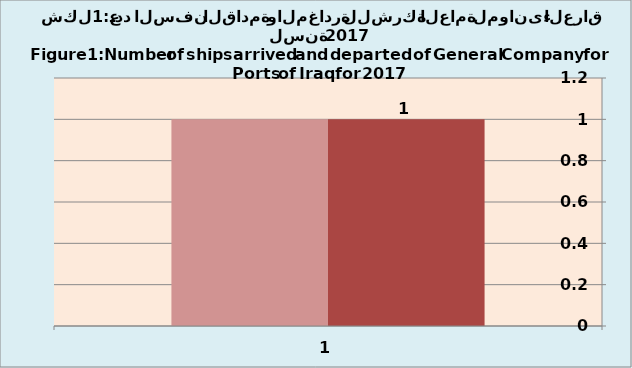
| Category | Series 0 | Series 1 |
|---|---|---|
| 0 | 1 | 1 |
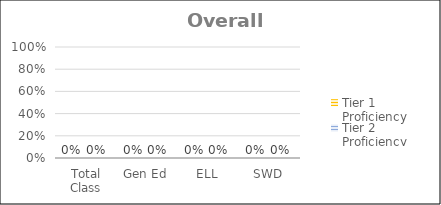
| Category | Tier 1 Proficiency | Tier 2 Proficiency |
|---|---|---|
| Total Class | 0 | 0 |
| Gen Ed | 0 | 0 |
| ELL | 0 | 0 |
| SWD | 0 | 0 |
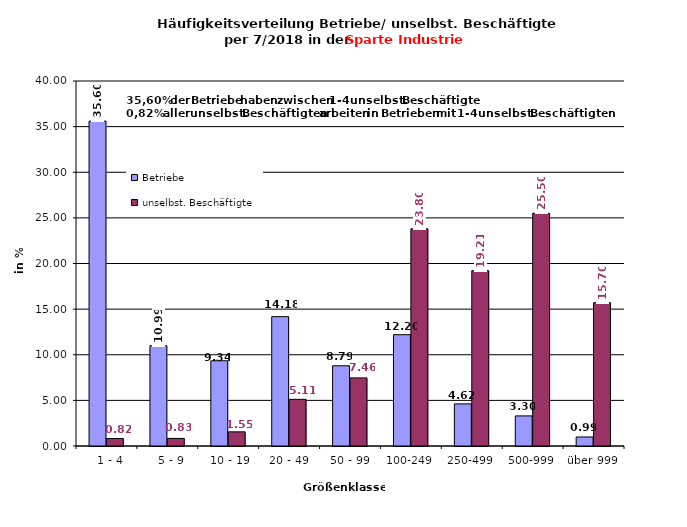
| Category | Betriebe | unselbst. Beschäftigte |
|---|---|---|
|   1 - 4 | 35.604 | 0.822 |
|   5 - 9 | 10.989 | 0.833 |
|  10 - 19 | 9.341 | 1.551 |
| 20 - 49 | 14.176 | 5.114 |
| 50 - 99 | 8.791 | 7.465 |
| 100-249 | 12.198 | 23.798 |
| 250-499 | 4.615 | 19.213 |
| 500-999 | 3.297 | 25.504 |
| über 999 | 0.989 | 15.7 |
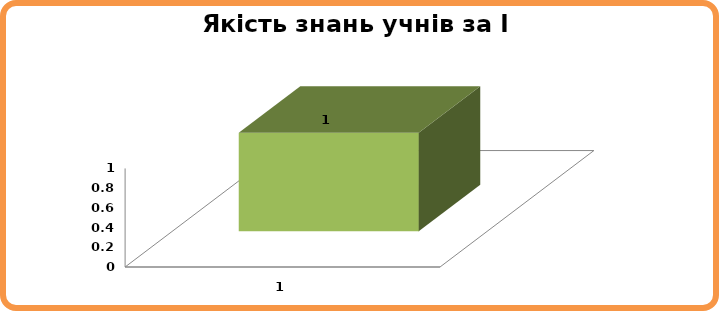
| Category | Series 0 |
|---|---|
| 0 | 1 |
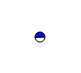
| Category | Series 0 |
|---|---|
| 0 | 2305 |
| 1 | 2471 |
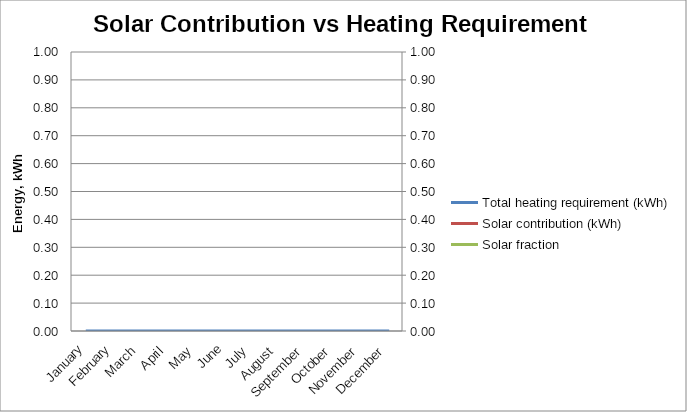
| Category | Total heating requirement (kWh) | Solar contribution (kWh) |
|---|---|---|
| January | 0 |  |
| February | 0 |  |
| March | 0 |  |
| April | 0 |  |
| May | 0 |  |
| June | 0 |  |
| July | 0 |  |
| August | 0 |  |
| September | 0 |  |
| October | 0 |  |
| November | 0 |  |
| December | 0 |  |

--------------------------------------------------

*Problem to solve:* What is needed here is each line above set down word for word, minus the images.

*Solved problem:*
| Category | Series 0 | Series 1 |
|---|---|---|
| 0 | 1 | 1 |
| Category | Tier 1 Proficiency | Tier 2 Proficiency |
|---|---|---|
| Total Class | 0 | 0 |
| Gen Ed | 0 | 0 |
| ELL | 0 | 0 |
| SWD | 0 | 0 |
| Category | Betriebe | unselbst. Beschäftigte |
|---|---|---|
|   1 - 4 | 35.604 | 0.822 |
|   5 - 9 | 10.989 | 0.833 |
|  10 - 19 | 9.341 | 1.551 |
| 20 - 49 | 14.176 | 5.114 |
| 50 - 99 | 8.791 | 7.465 |
| 100-249 | 12.198 | 23.798 |
| 250-499 | 4.615 | 19.213 |
| 500-999 | 3.297 | 25.504 |
| über 999 | 0.989 | 15.7 |
| Category | Series 0 |
|---|---|
| 0 | 1 |
| Category | Series 0 |
|---|---|
| 0 | 2305 |
| 1 | 2471 |
| Category | Total heating requirement (kWh) | Solar contribution (kWh) |
|---|---|---|
| January | 0 |  |
| February | 0 |  |
| March | 0 |  |
| April | 0 |  |
| May | 0 |  |
| June | 0 |  |
| July | 0 |  |
| August | 0 |  |
| September | 0 |  |
| October | 0 |  |
| November | 0 |  |
| December | 0 |  |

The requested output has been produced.